▶ **DATA**

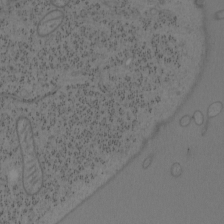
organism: Mouse
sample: OT-I killer T cells with ID8 ovarian cancer cells
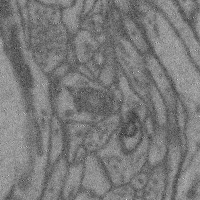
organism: Mouse
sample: Cerebral cortex
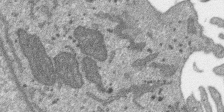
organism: Human
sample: Lung epithelial cells infected with SARS-CoV-2
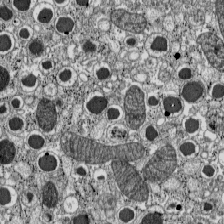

▶ **WHAT THE EXERCISE ASKS**
Return the records above exactly as written. Do not include their images.

▶ **RESULT OF THIS EXERCISE**
organism: Mouse
sample: OT-I killer T cells with ID8 ovarian cancer cells
organism: Mouse
sample: Cerebral cortex
organism: Human
sample: Lung epithelial cells infected with SARS-CoV-2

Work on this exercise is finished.